En effet, l’exigence de transparence des clauses ne concerne pas uniquement le caractère compréhensible de celles-ci sur un plan formel et grammatical. Le professionnel doit aussi fournir une information permettant « au consommateur moyen de comprendre le fonctionnement concret du mécanisme financier en cause et d’évaluer ainsi le risque des conséquences économiques négatives, potentiellement significatives, de telles clauses sur ses obligations financières pendant toute la durée de ce même contrat » (CJUE, gr. ch., 3 mars 2020, Gomez del Moral Guash, aff.
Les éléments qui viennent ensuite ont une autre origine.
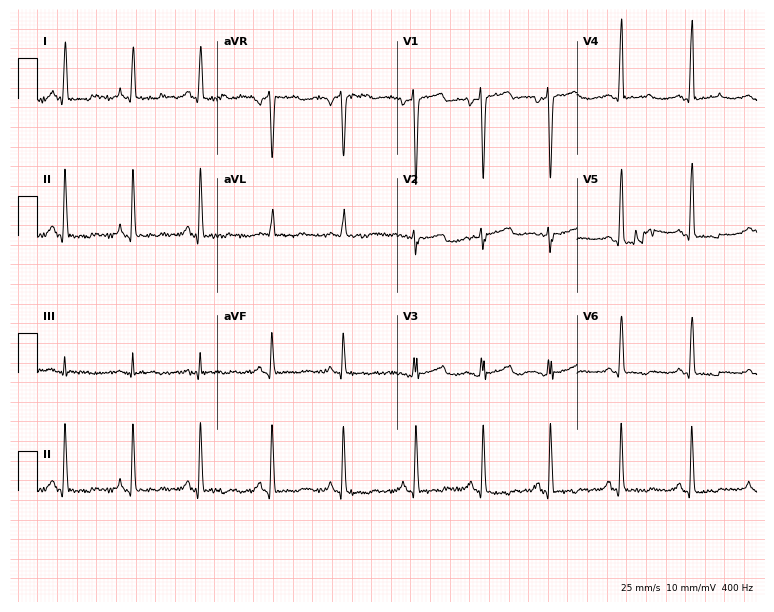
12-lead ECG (7.3-second recording at 400 Hz) from a 36-year-old man. Screened for six findings — first-degree AV block, right bundle branch block, left bundle branch block, sinus bradycardia, atrial fibrillation, sinus tachycardia — none is recorded. Other findings, if any, are not listed.

C-125/18, pt. 49,).  

De plus, la CJUE retient que « l’article 4, paragraphe 2, de la directive 93/13 du Conseil, du 5 avril 1993, concernant les clauses abusives dans les contrats conclus avec les consommateurs doit être interprété en ce sens que, lorsqu’il s’agit d’un contrat de prêt libellé en devise étrangère, l’exigence de transparence des clauses de ce contrat qui prévoient que la devise étrangère est la monnaie de compte et que l’euro est la monnaie de paiement et qui ont pour effet de faire porter le risque de change sur l’emprunteur, est satisfaite lorsque le professionnel a fourni au consommateur des informations suffisantes et exactes permettant à un consommateur moyen, normalement informé et raisonnablement attentif et avisé, de comprendre le fonctionnement concret du mécanisme financier en cause et d’évaluer ainsi le risque des conséquences économiques négatives, potentiellement significatives, de telles clauses sur ses obligations financières pendant toute la durée de ce même contrat » (CJUE, 10 juin 2021, C-776/19 – BNP Paribas Personal Finance).  

Par conséquent, la Cour de cassation reprend la solution dégagée dans l’arrêt BNP Paribas pour consacrer un devoir d’information du banquier sur le risque des conséquences économiques négatives, potentiellement significatives, de telles clauses.